3. If f(x)=3x+5, the domain of f- 1(x) is ().
(A)(0,+∞) (B) (5,+∞) (C) (8,+∞) (D) (-∞,+∞)
4. Evaluation: 6lg40×5lg36
5. It is known that m and n are positive integers, a > 0, a ≠ 1, logam+loga (1+(1/m))+loga (1+(m)

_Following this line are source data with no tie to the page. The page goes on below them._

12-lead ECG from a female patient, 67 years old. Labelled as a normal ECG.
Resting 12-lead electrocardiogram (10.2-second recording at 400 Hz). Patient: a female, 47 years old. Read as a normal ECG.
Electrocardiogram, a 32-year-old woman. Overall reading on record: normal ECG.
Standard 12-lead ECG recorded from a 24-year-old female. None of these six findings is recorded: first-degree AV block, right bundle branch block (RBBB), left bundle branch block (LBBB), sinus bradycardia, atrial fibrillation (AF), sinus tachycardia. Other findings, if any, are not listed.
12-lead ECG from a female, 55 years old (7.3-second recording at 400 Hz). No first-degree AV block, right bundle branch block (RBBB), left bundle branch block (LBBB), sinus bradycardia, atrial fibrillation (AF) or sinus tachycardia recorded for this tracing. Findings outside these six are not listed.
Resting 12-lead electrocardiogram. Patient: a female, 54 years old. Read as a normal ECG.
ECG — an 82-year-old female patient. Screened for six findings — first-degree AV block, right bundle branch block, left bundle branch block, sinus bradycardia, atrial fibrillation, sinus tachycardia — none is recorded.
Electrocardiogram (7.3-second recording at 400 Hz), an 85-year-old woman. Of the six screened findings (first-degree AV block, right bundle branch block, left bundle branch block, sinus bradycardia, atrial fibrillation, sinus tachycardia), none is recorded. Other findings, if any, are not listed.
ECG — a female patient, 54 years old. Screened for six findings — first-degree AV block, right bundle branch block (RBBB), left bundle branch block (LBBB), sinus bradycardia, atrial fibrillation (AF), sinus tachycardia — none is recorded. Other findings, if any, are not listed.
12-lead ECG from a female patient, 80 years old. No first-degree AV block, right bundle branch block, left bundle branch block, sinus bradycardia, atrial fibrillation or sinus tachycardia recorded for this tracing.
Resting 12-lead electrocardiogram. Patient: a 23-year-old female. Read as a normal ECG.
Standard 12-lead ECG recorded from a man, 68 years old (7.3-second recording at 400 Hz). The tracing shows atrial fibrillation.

6. The value of x = ((1/(log (1/2) (1/3))+(1/(log (1/5)).
(A)(-2,- 1) (B)( 1,2) (C)(-3,-2) (D)(2,3)
7. Calculation:
( 1)lg20+log 10025(2)lg5 lg20+(lg2)2
8. If the set {x, xy, lg(xy)}={0, ∣x∣,y}, then log8(x2+y2)=.
9. If x∈( 1, 10), the order of lg2x, lgx2 and lglgx is:
(A)lg2x < LG x2 < lglgx(B)lg2x < lglgx < LG x2
(C)LG x2 < lg2x < lglgx(D)lglglgx < lg2x < LG x2
10. Calculation:
1 1. The number of proper subset of the set {x ∣-1≤ log (1/x)10.
12. Find the monotone interval of function y=( 1/4)x2-2x-3.
13. Given the exponential function f (x) = ax (a > 0 and a≠ 1), find f (3x2-4x-5) >; The value of x of f (2x2-3x+ 1).
14. Solve equation 8log6(x2-7x+ 15)=5log68.
15. There is an inequality LG (∣ x+3 ∣+∣ x-7 ∣) > A.
(1) When a= 1, solve this inequality;
(2) When a is what value, the solution set of this inequality is r?
Reference answer
1.(B) and: 2. (1); 3.(B) and: 4.2 16; 5.m=2,n = 2;
6.(D) Providing information; 7.( 1)2,(2) 1; 8. 1/3; 9.(D) Providing information;
10. 1/2; 1 1.290- 1; 12. monotonically increasing interval (-∞, 1), monotonically decreasing interval [1, +∞)
13. when a > 1, x 3, when 0 < a < 1,-2 < x < 3;
14.x 1=2,x2 = 5;
15.( 1) x 7,(2) a < 1。